### Exercise instructions
Please set down every entry again exactly as it stands, without the pictures.

(Records from a dataset)
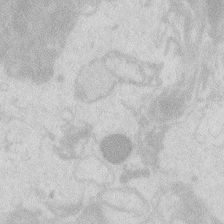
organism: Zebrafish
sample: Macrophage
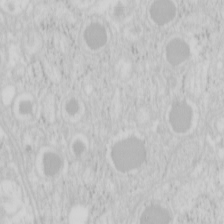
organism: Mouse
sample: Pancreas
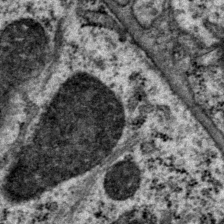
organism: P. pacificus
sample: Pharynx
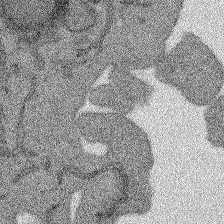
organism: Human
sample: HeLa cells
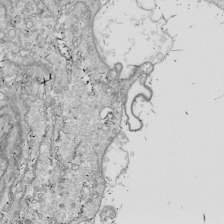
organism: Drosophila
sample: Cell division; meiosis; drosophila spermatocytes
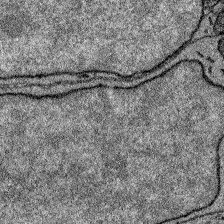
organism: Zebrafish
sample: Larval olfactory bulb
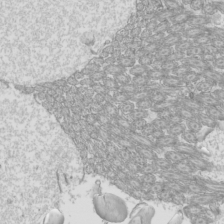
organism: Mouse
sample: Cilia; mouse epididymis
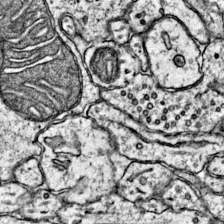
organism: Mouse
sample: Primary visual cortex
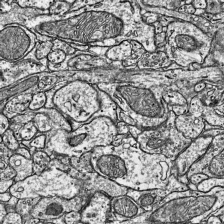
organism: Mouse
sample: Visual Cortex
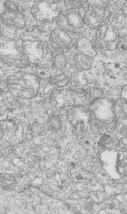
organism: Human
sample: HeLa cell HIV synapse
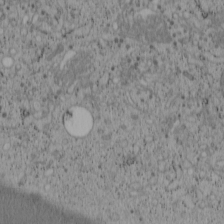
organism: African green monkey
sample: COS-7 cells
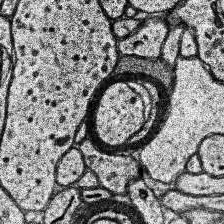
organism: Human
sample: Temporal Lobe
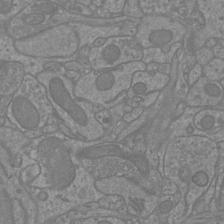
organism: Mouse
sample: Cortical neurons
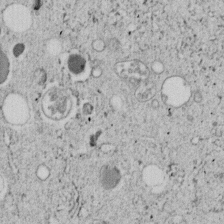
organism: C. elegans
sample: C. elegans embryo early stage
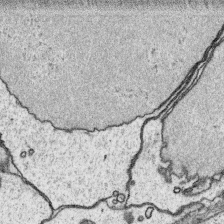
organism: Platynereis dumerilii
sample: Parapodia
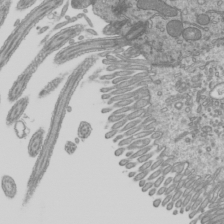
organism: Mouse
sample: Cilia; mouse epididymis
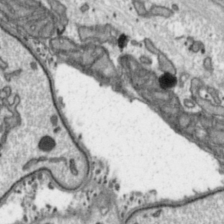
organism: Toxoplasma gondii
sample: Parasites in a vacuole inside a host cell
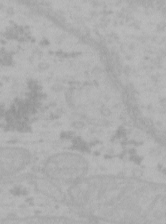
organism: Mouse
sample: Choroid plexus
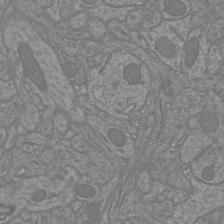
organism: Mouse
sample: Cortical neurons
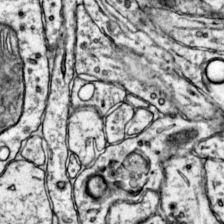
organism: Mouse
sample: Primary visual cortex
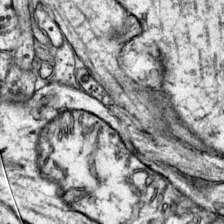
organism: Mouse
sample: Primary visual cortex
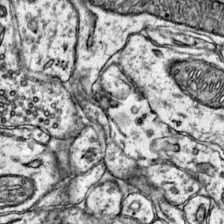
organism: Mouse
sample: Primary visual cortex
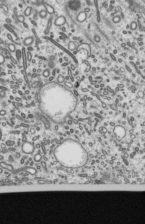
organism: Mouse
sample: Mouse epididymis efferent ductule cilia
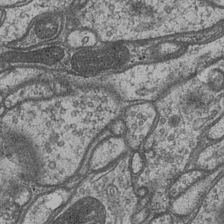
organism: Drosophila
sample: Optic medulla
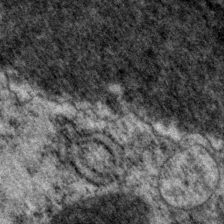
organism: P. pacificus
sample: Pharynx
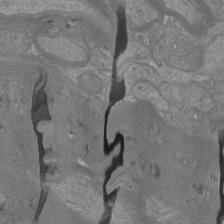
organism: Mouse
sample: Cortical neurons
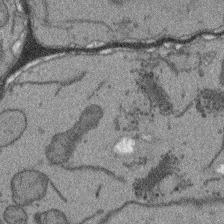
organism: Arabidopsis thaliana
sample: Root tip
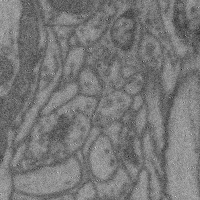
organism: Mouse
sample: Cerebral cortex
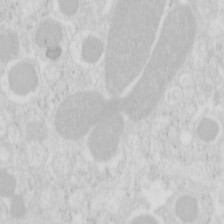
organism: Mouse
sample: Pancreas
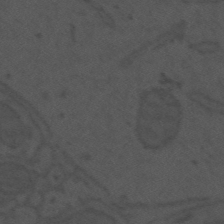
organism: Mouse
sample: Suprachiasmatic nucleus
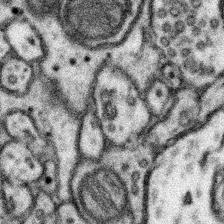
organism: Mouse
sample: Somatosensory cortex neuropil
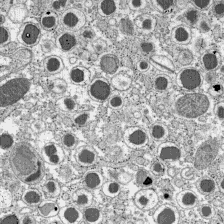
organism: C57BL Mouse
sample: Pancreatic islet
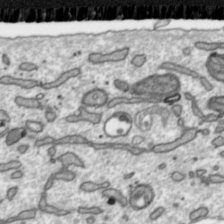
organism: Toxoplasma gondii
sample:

### Solution for this task
organism: Zebrafish
sample: Macrophage
organism: Mouse
sample: Pancreas
organism: P. pacificus
sample: Pharynx
organism: Human
sample: HeLa cells
organism: Drosophila
sample: Cell division; meiosis; drosophila spermatocytes
organism: Zebrafish
sample: Larval olfactory bulb
organism: Mouse
sample: Cilia; mouse epididymis
organism: Mouse
sample: Primary visual cortex
organism: Mouse
sample: Visual Cortex
organism: Human
sample: HeLa cell HIV synapse
organism: African green monkey
sample: COS-7 cells
organism: Human
sample: Temporal Lobe
organism: Mouse
sample: Cortical neurons
organism: C. elegans
sample: C. elegans embryo early stage
organism: Platynereis dumerilii
sample: Parapodia
organism: Mouse
sample: Cilia; mouse epididymis
organism: Toxoplasma gondii
sample: Parasites in a vacuole inside a host cell
organism: Mouse
sample: Choroid plexus
organism: Mouse
sample: Cortical neurons
organism: Mouse
sample: Primary visual cortex
organism: Mouse
sample: Primary visual cortex
organism: Mouse
sample: Primary visual cortex
organism: Mouse
sample: Mouse epididymis efferent ductule cilia
organism: Drosophila
sample: Optic medulla
organism: P. pacificus
sample: Pharynx
organism: Mouse
sample: Cortical neurons
organism: Arabidopsis thaliana
sample: Root tip
organism: Mouse
sample: Cerebral cortex
organism: Mouse
sample: Pancreas
organism: Mouse
sample: Suprachiasmatic nucleus
organism: Mouse
sample: Somatosensory cortex neuropil
organism: C57BL Mouse
sample: Pancreatic islet
organism: Toxoplasma gondii
sample:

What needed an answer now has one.